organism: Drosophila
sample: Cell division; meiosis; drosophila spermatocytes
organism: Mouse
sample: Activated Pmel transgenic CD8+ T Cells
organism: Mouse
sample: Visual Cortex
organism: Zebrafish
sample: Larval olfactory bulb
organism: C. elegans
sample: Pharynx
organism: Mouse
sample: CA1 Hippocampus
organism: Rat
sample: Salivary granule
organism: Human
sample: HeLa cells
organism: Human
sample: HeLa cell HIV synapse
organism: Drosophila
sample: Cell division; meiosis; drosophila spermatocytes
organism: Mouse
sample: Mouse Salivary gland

--

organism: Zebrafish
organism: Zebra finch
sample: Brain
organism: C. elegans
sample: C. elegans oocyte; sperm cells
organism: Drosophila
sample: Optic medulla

▶ **WHAT YOU NEED TO DO**: Your task is to transcribe, with no changes, only the lines of the listing above that lie between the line holding "sample: HeLa cells" and the line holding "sample: Mouse Salivary gland", inclusive.

▶ **PROBLEM SOLUTION**:
sample: HeLa cells
organism: Human
sample: HeLa cell HIV synapse
organism: Drosophila
sample: Cell division; meiosis; drosophila spermatocytes
organism: Mouse
sample: Mouse Salivary gland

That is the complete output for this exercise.